▶ [Data under study]
_ _ _ _ _ _ _

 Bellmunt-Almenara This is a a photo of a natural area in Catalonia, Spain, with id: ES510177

_ _ _ _ _ _ _

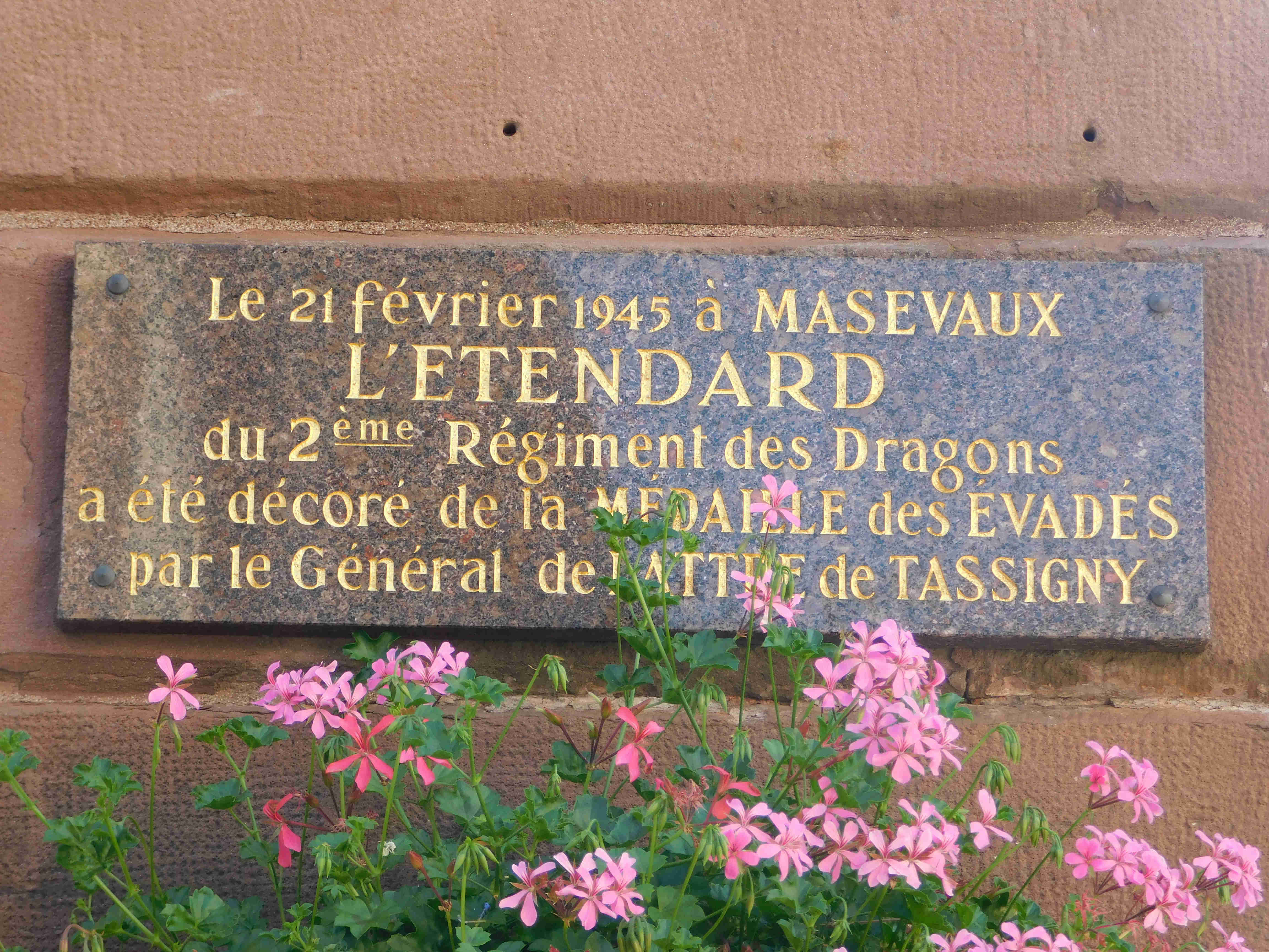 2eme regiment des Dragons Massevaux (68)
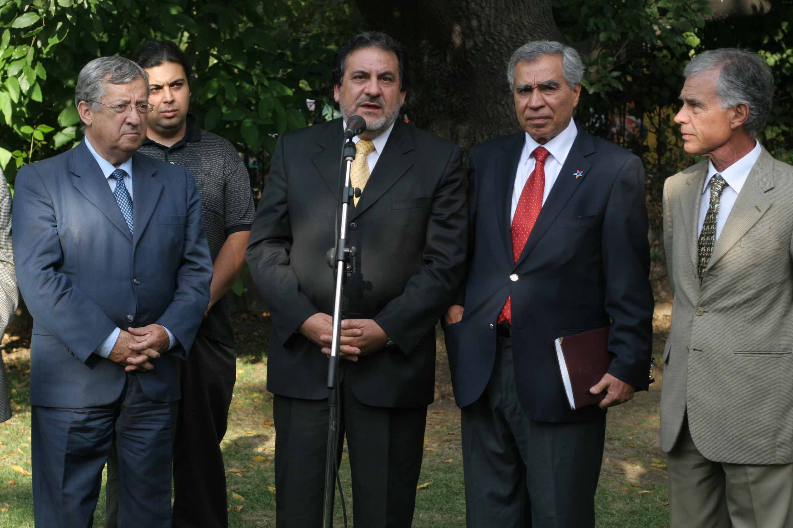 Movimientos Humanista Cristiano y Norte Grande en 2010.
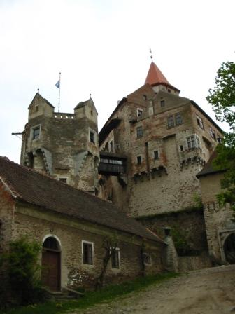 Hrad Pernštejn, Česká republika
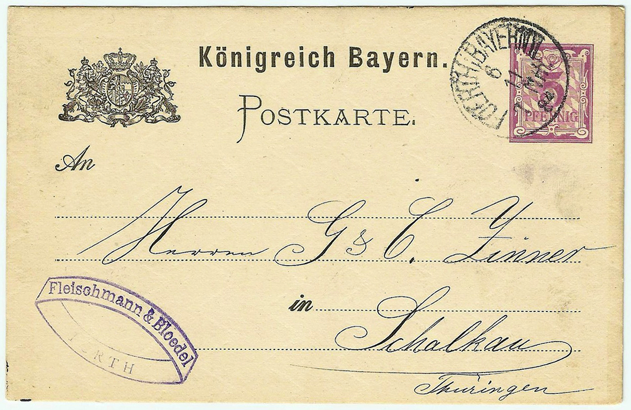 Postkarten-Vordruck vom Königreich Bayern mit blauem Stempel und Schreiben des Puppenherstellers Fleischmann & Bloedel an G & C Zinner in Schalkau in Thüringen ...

_ _ _ _ _ _ _

▶ [Activity] Leaving out each picture, repeat exactly the lines above from the one that contains "Movimientos Humanista Cristiano" through the one that contains "Postkarten-Vordruck vom Königreich".

▶ [Worked solution]
 Movimientos Humanista Cristiano y Norte Grande en 2010.
 Hrad Pernštejn, Česká republika
 Postkarten-Vordruck vom Königreich Bayern mit blauem Stempel und Schreiben des Puppenherstellers Fleischmann & Bloedel an G & C Zinner in Schalkau in Thüringen ...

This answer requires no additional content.